The typical approach is to achieve the quantitative behavior and assume that this equates to max quality. Since if one put in the time, sweat, and tears, then it must be correct!?

Let’s say an associate gave you the task to move from point A to point B and you marked the destination on a map with their confirmation. You arrive at point B and there is no associate to be found anywhere, only to learn that the associate actually meant point C.

Now one can question who/what is at fault?

  • Are you at fault for going to the wrong point?
  • Is the associate at fault for giving poor instructions/directions?

One can play the blame game, but this won’t create an action plan on how to handle a similar problem in the future.

The simplest solution is to first get the goal coordinates in an objective manner directly from the associate. Once this is clear, then invite any suggestions on how the associate would do the task. Since it is a suggestion, this still keeps the playing field open for you to acquire your own strategy.

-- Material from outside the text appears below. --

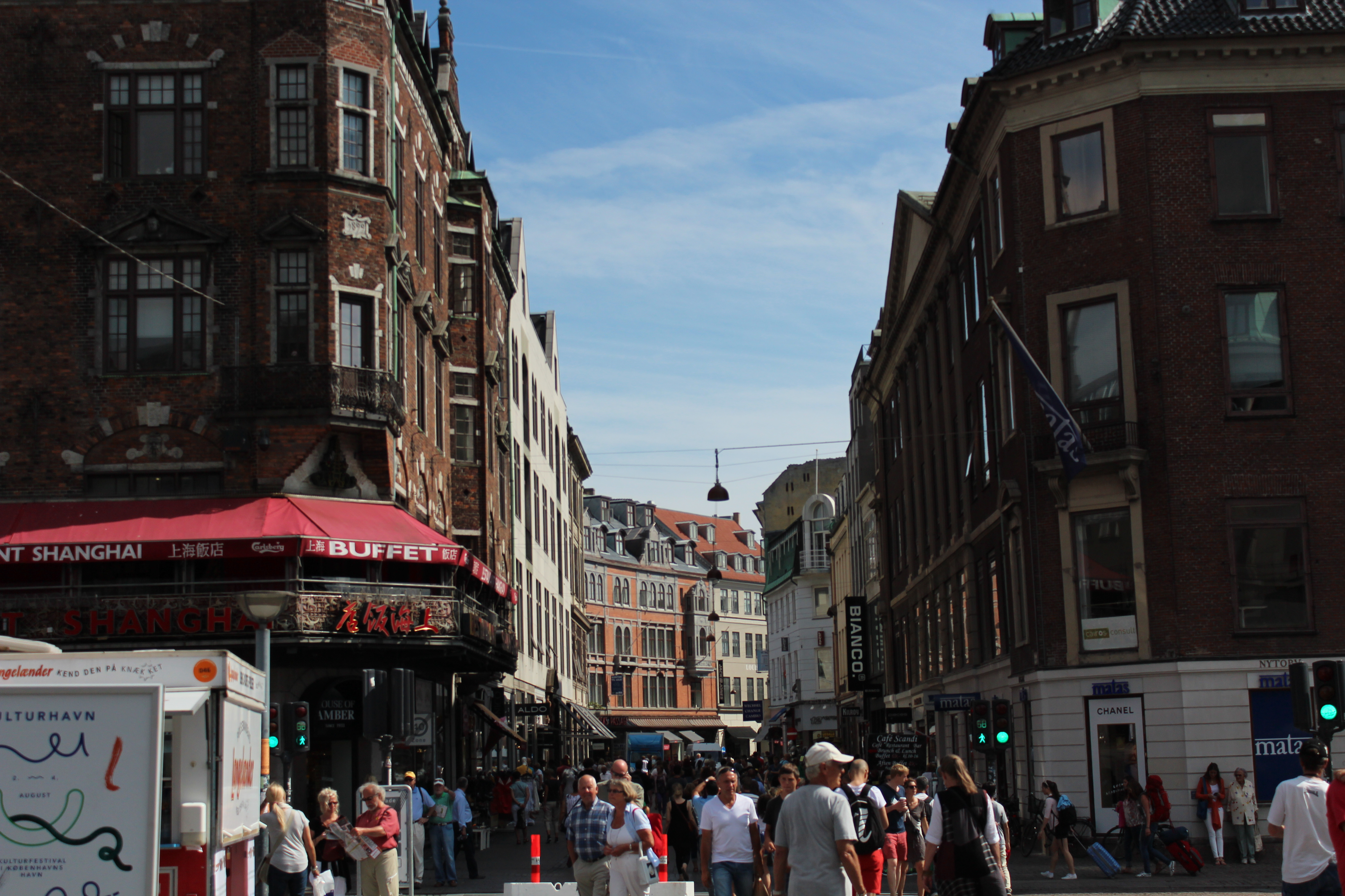 Strøget seen from Gammeltorv/Nytorv in Copenhagen, Denmark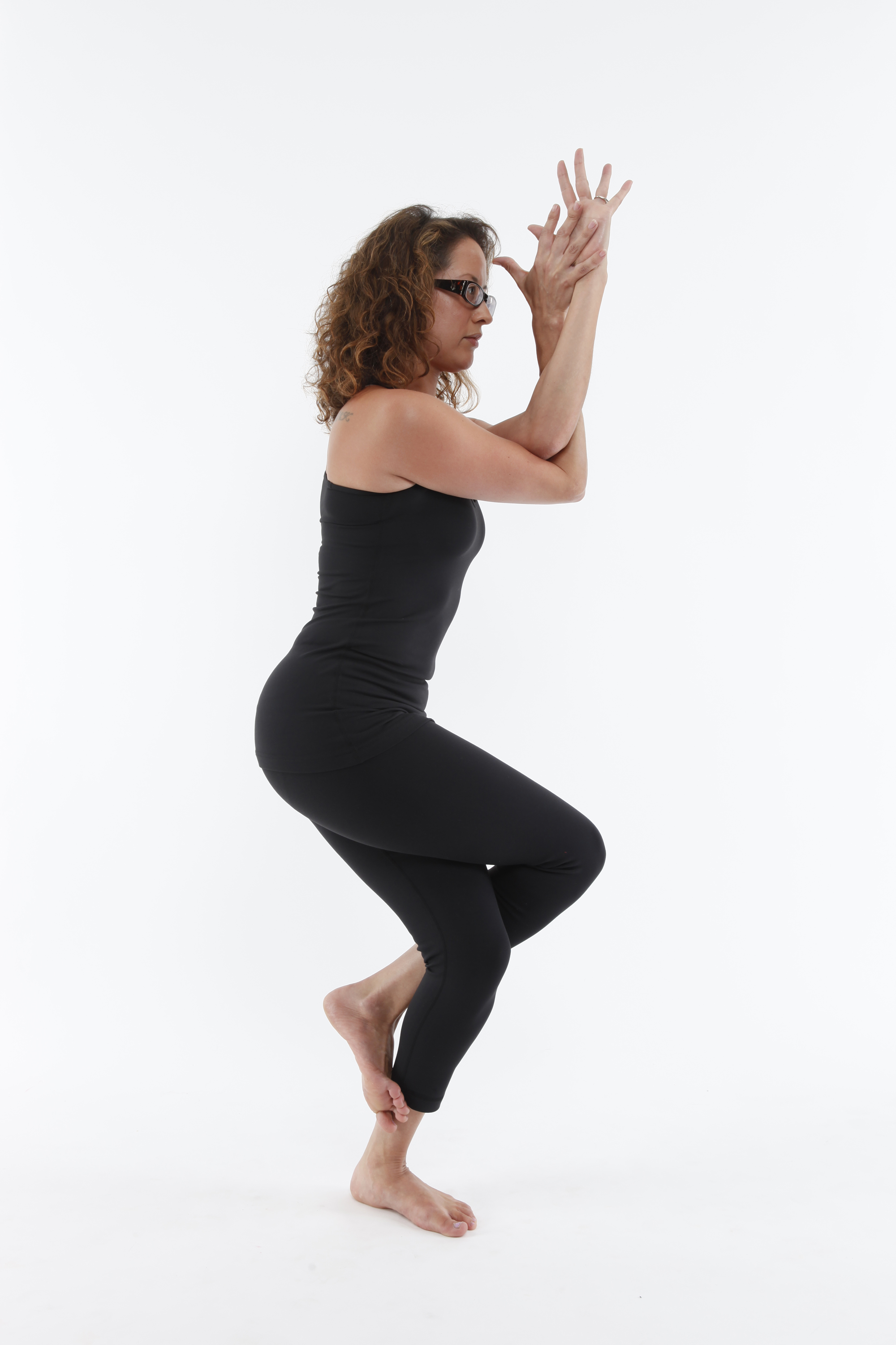 Garuḍāsana - Eagle Pose 2 Side view

From the example one sees that getting to point B the quantity was achieved, though the quality was not 100%. To achieve the complete quality, one had to go more quantity.

Ideally, one would structure the quantity in such a way that it stays minimal and passes the quality check. Since each additional start and stop puts a cognitive load. This in return increases the chance of quitting ever so slightly every time. So as long as the scale for completion is tipped in its favor, all is golden.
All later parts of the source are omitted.